Brief
The result should be an exact copy of only the lines from the one with "Ehemalige Schule in" through the last line of the data below, with pictures omitted.

Provided material

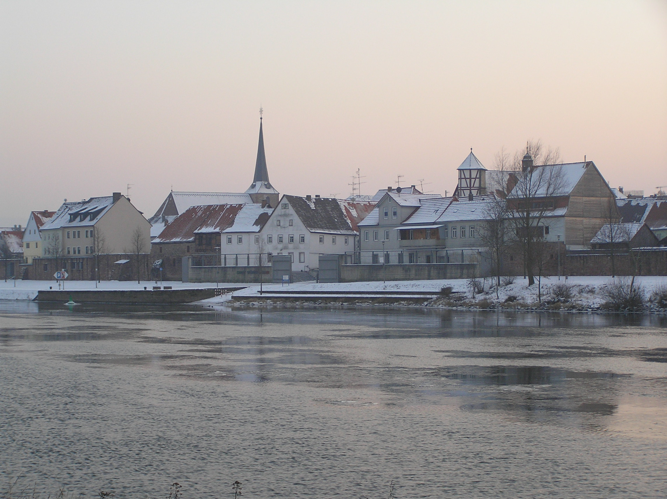 Die Wörther Altstadt mit alter Kirche (heute Schiffbaumuseum), dem Alten Rathaus und der Hochwasserschutzmauer, aufgenommen von Erlenbach aus
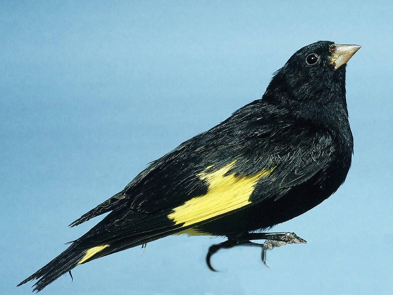 Black Siskin (male)
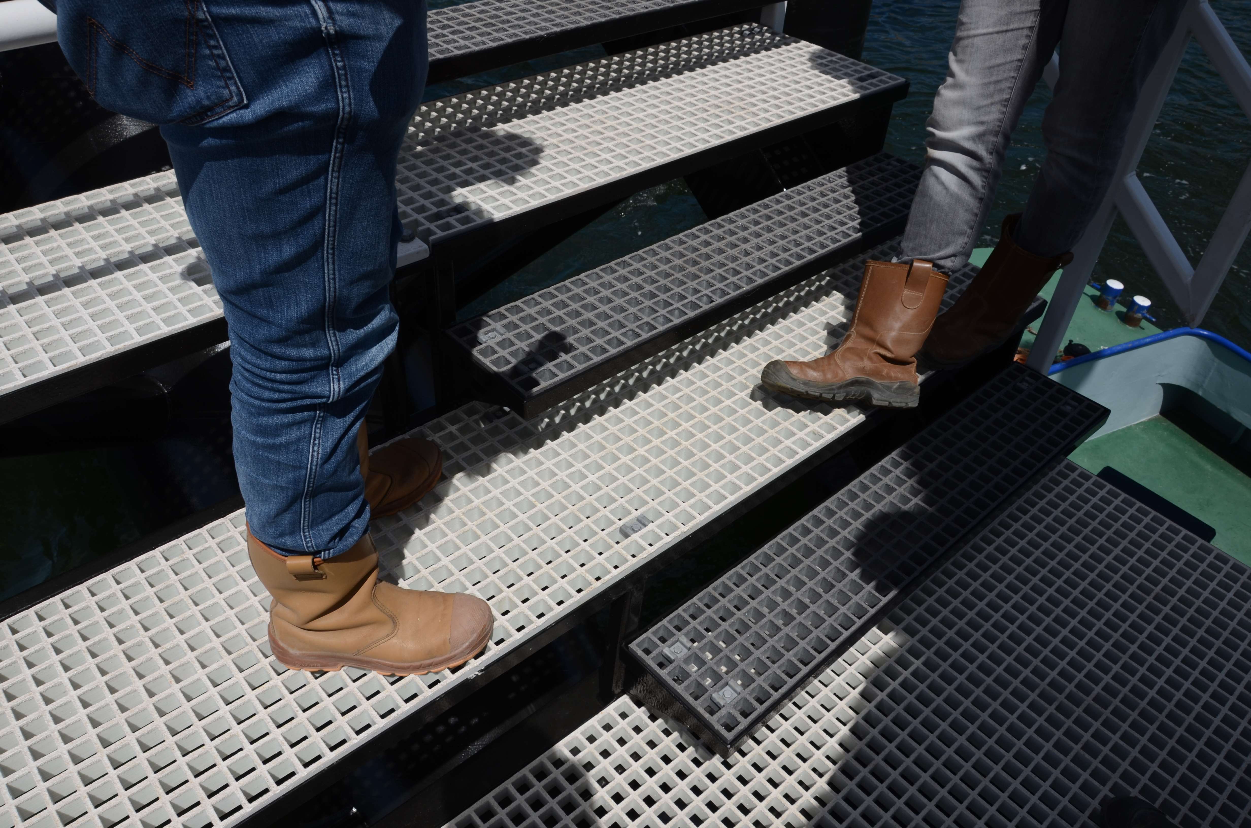 Brede witte trede en smalle zwarte trede van de pianotrap
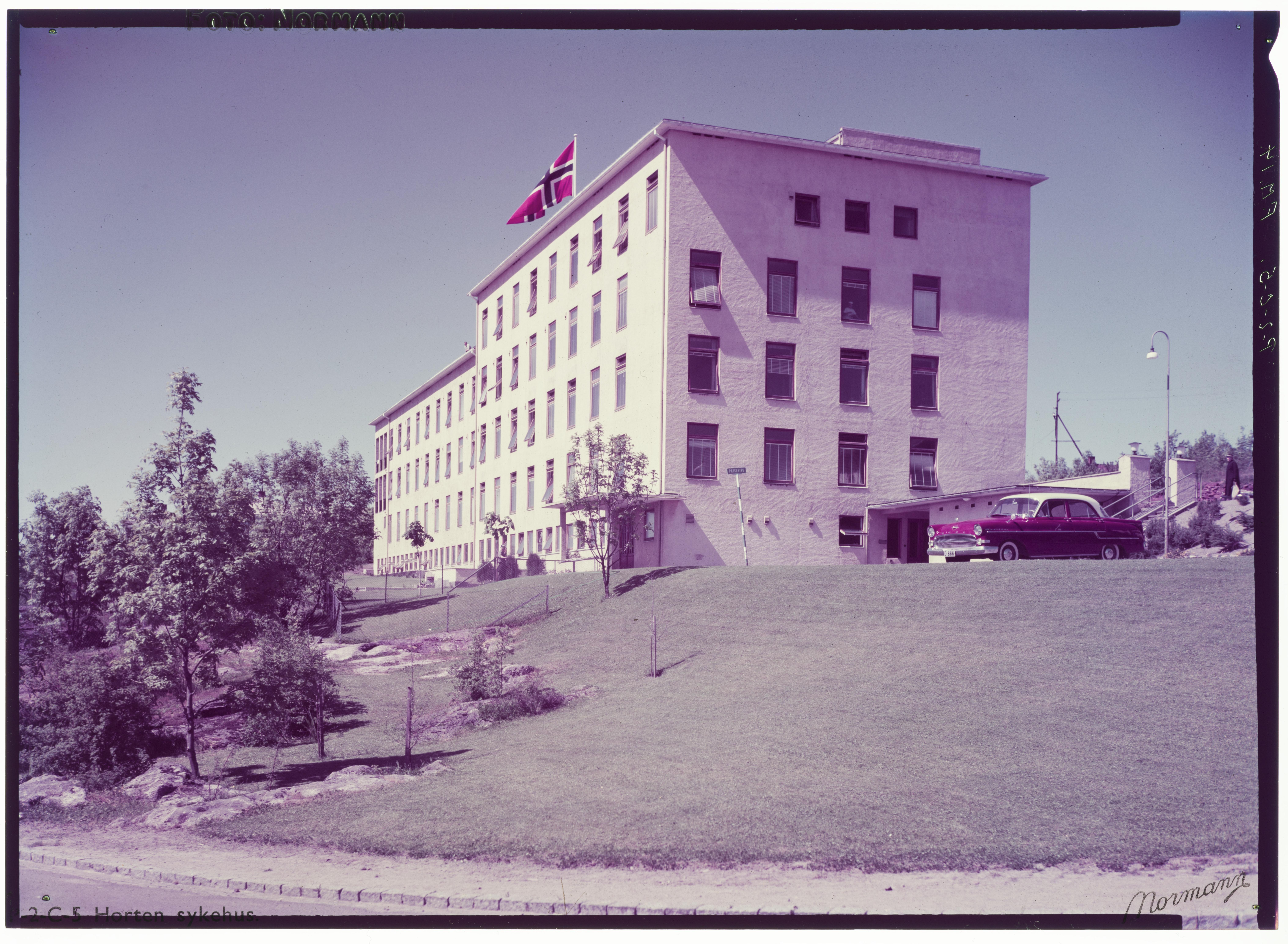 Bildet er hentet fra Nasjonalbibliotekets bildesamling. Anmerkninger til bildet var: Tittel er hentet fra emballasje. Horten, Horten, Vestfold
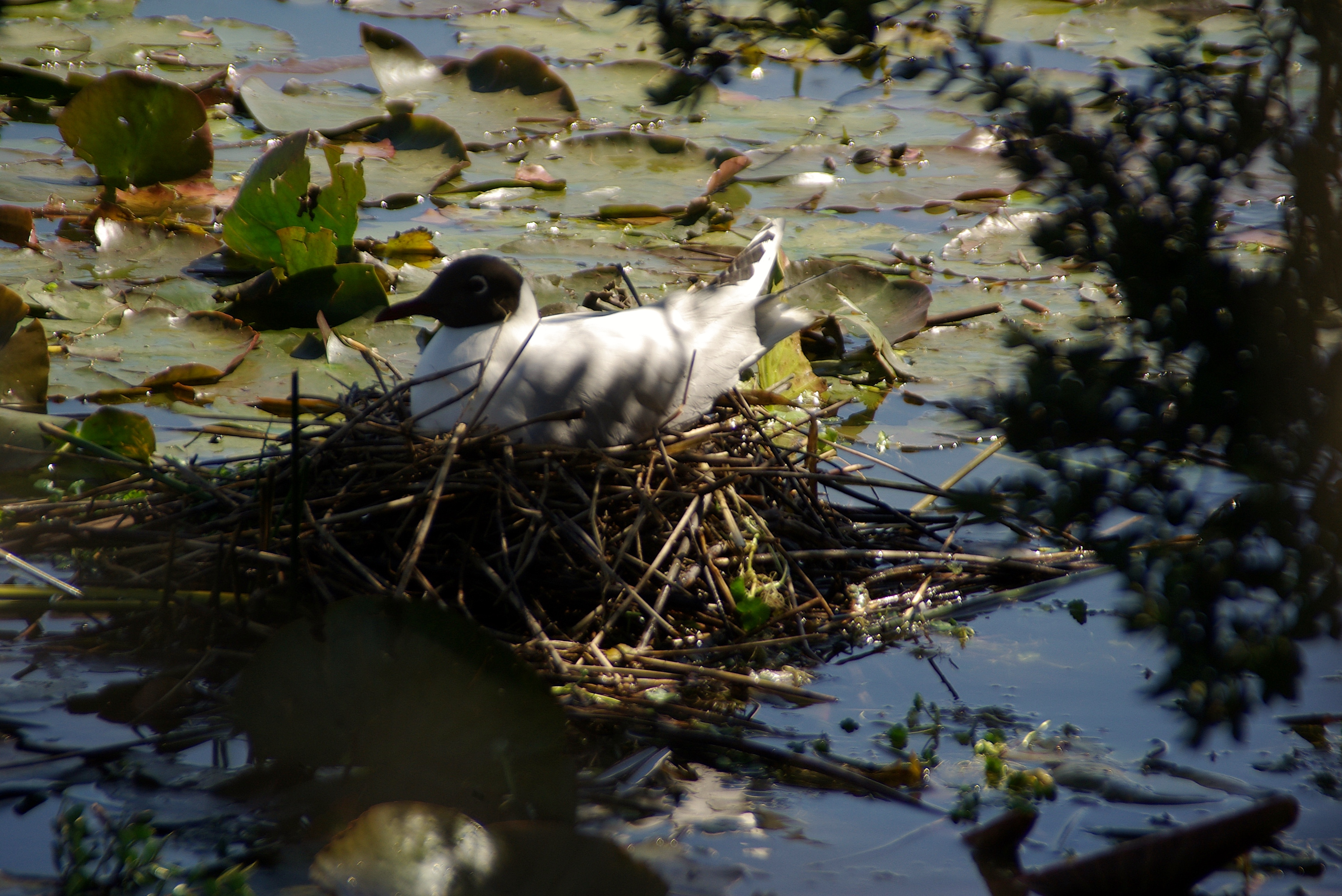 El humedal El Loto en la ciudad de Llanquihue, Chile. El humedal El Loto en la ciudad de Llanquihue, Chile. En la foto, gaviota cáhuil (Chroicocephalus maculipennis en época de reproducción.
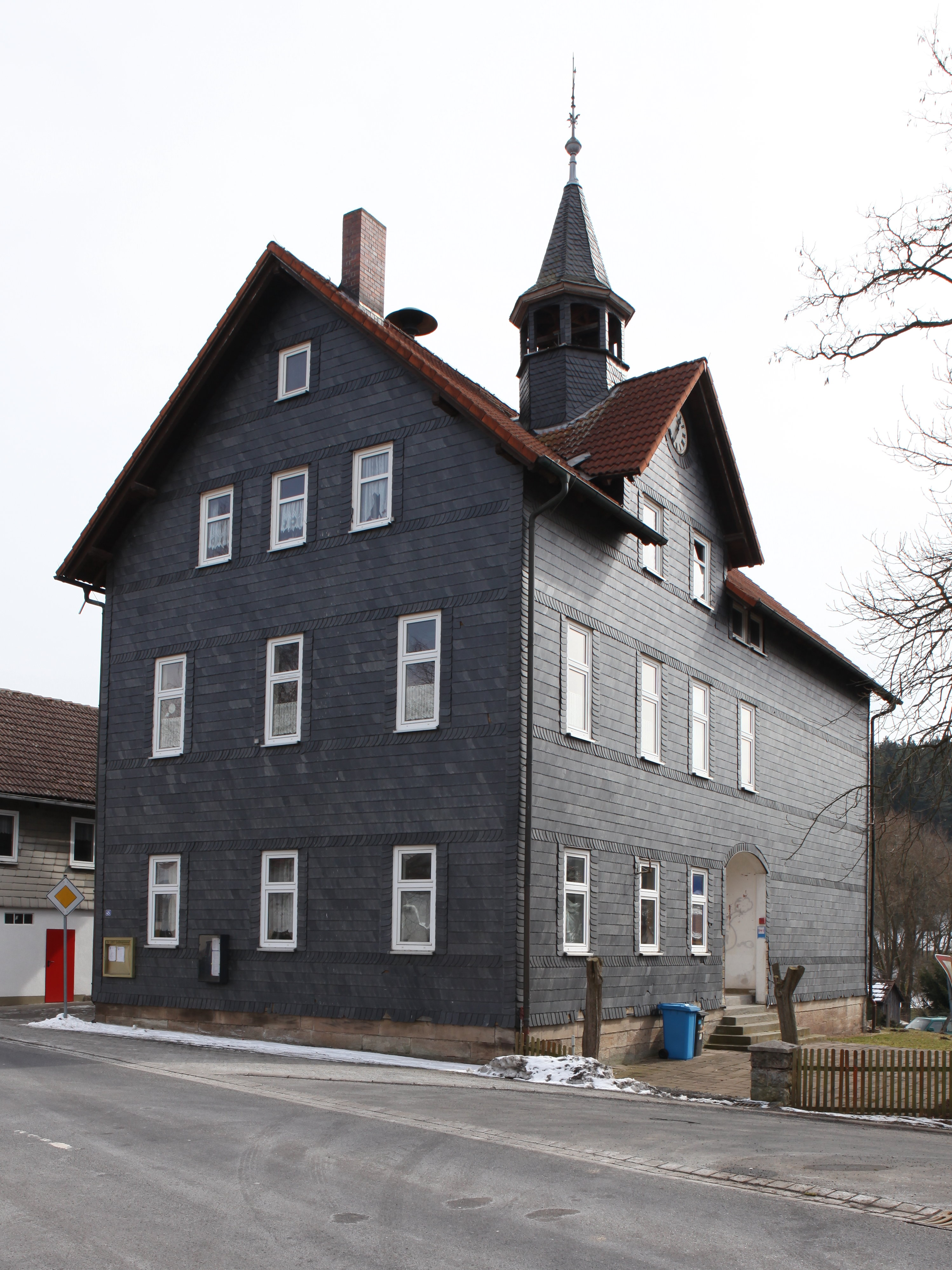 Ehemalige Schule in Goßmannsrod, OT von Veilsdorf, Landkreis Hildburghausen
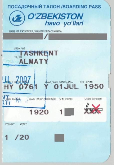 Uzbekistan Airways Boarding Pass
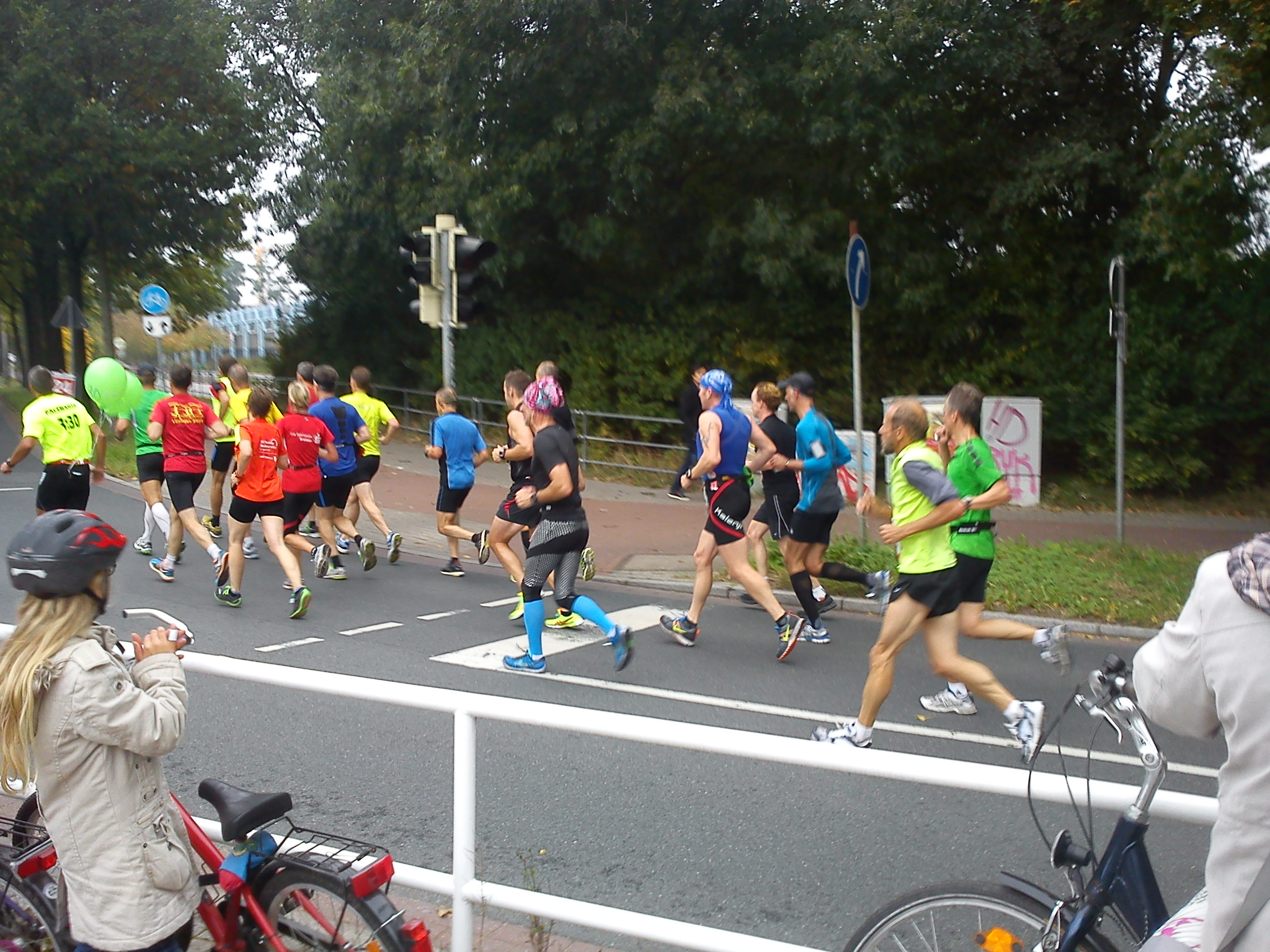 Start Bremen Marathon 2013
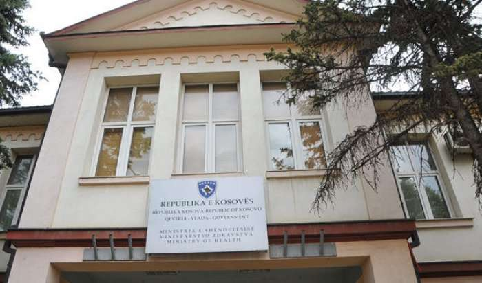 Ministria e Shëndetësisë është një organ qeveritar I cili gjendet ne Prishtinë, Kosovë. Adresa korrekte është /Rr. Zagrebit Nr. 60/ 10000 Prishtinë/ Republika e Kosovës/
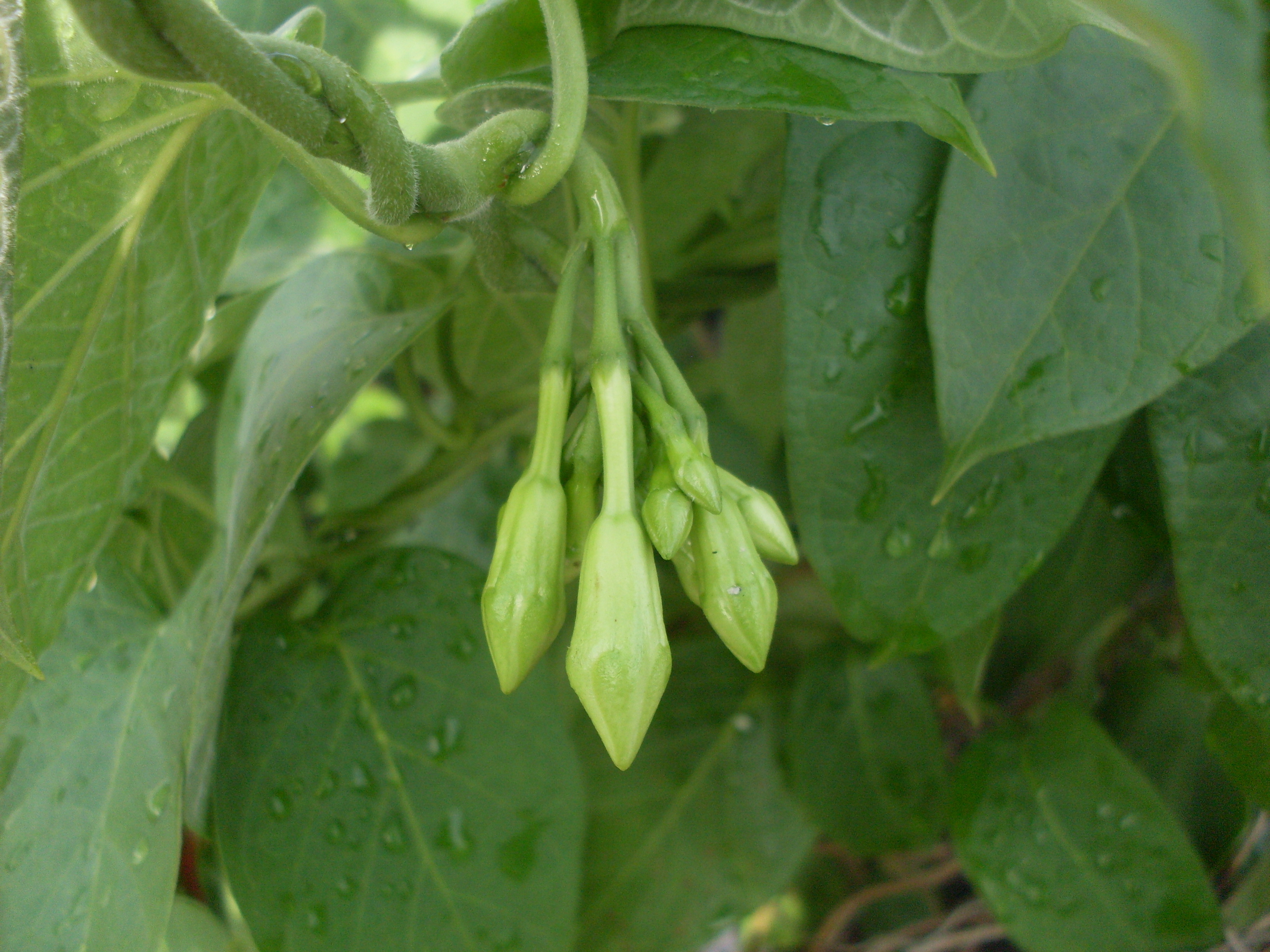 Loroco nativo de El Salvador 1

Response to this task
 Ehemalige Schule in Goßmannsrod, OT von Veilsdorf, Landkreis Hildburghausen
 Uzbekistan Airways Boarding Pass
 Start Bremen Marathon 2013
 Ministria e Shëndetësisë është një organ qeveritar I cili gjendet ne Prishtinë, Kosovë. Adresa korrekte është /Rr. Zagrebit Nr. 60/ 10000 Prishtinë/ Republika e Kosovës/
 Loroco nativo de El Salvador 1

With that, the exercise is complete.